Source: New Weekend Crusading Guide

Couple petitions Foreign Minister over alleged sexual harassment

A former Ghanaian consular officer to Russia, Inusah Abdul-Basit, may soon find himself in a tight corner following an abusive representation and ‘false’ testimony he allegedly gave against a Ghanaian couple residing in Russia which resulted in their imprisonment.

The couple, Peter Boamah and Gifty Agyeman, in a petition addressed to the Minister of Foreign Affairs, Hannah Tetteh, claim that acting on the directives of the Consular; they found themselves in the grip of the Russian police for no apparent reason.

The couple suspect that Inusah’s actions were as a result of a failed pass he made at Peter Boamah’s wife Gifty. “All of this had to do with the fact that my lady once refused him sex in his office when she went to the embassy for a consular SPRAVKA assistance”.

Narrating their ordeal in the petition dated December 3, 2013, the couple said “While the Russian authorities including the judge felt there was no solid case against us over the alleged abuse of a young lady who lived with us, the consular officer with a vindictive agenda misled the court by telling the judge in our presence that Ghana’s president (late Prez. Mills) and ambassador to Russia Dr. Seth Koranteng had sent him to tell the judge that the presidency wanted us imprisoned in Russia,” the couple revealed in their petition.

The directive to have them imprisoned in Russia, according to the couple, was after they had been “tricked” to sign a discharge document that they had been freed. But unknown to them, the document they were cajoled to sign was a self-confession to the crime in Russian language.

The document was later presented to the court as evidence.

Recounting the ordeal Inusah meted out to them, Peter mentioned how Inusah had abused the rights and dignity of his wife. He noted that “our consular officer insisted my wife changed her bled menstrual pads in his presence”. This was after he had seized her phones and warned her not to call any family member in Ghana, said Mr. Boamah.

“We suffered a lot in the Russian jail. A letter we wrote to the Ghana embassy for help was returned to us with rejection stamps,” Peter further claimed. The greatest shock, according to Peter Boamah and his wife was when they, after a year of their release, realized the ambassador was not in the know of their trial and imprisonment in Russia.

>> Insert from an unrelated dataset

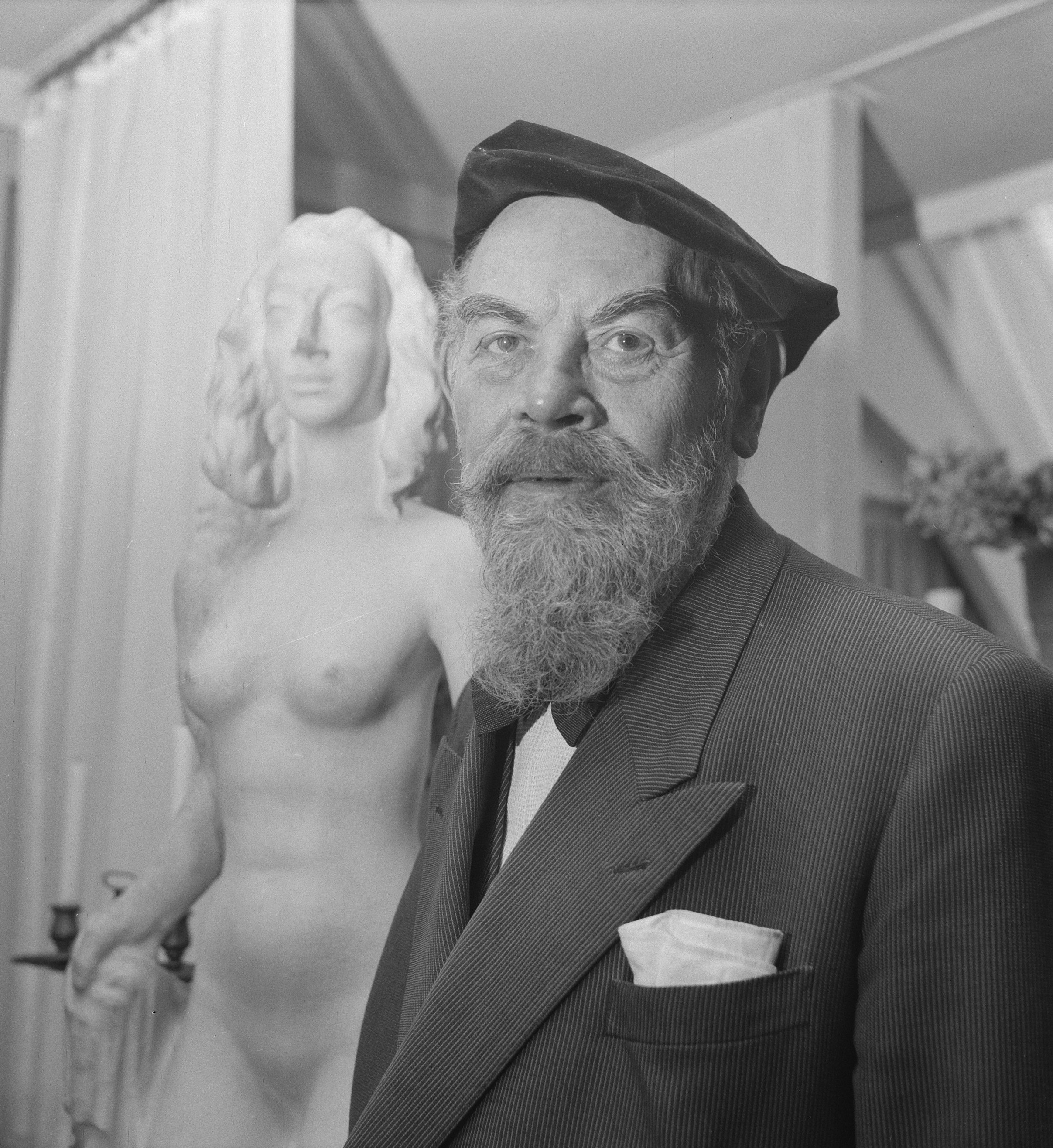 Barend Jordens in 1963

After meeting the ambassador recently, the couple received the shock of their lives when the ambassador told them he had never heard of their case although he was in Russia at the time Inusah Basit went to court to testify the falsity against them.

The petition to the minister therefore is to humbly request the ministry to investigate the offer and also to call Inusah Basit, a lawyer himself and awaiting his next diplomatic posting, to order.

Attempts by this paper to reach the former consular officer for his side of the story however hit on a snag.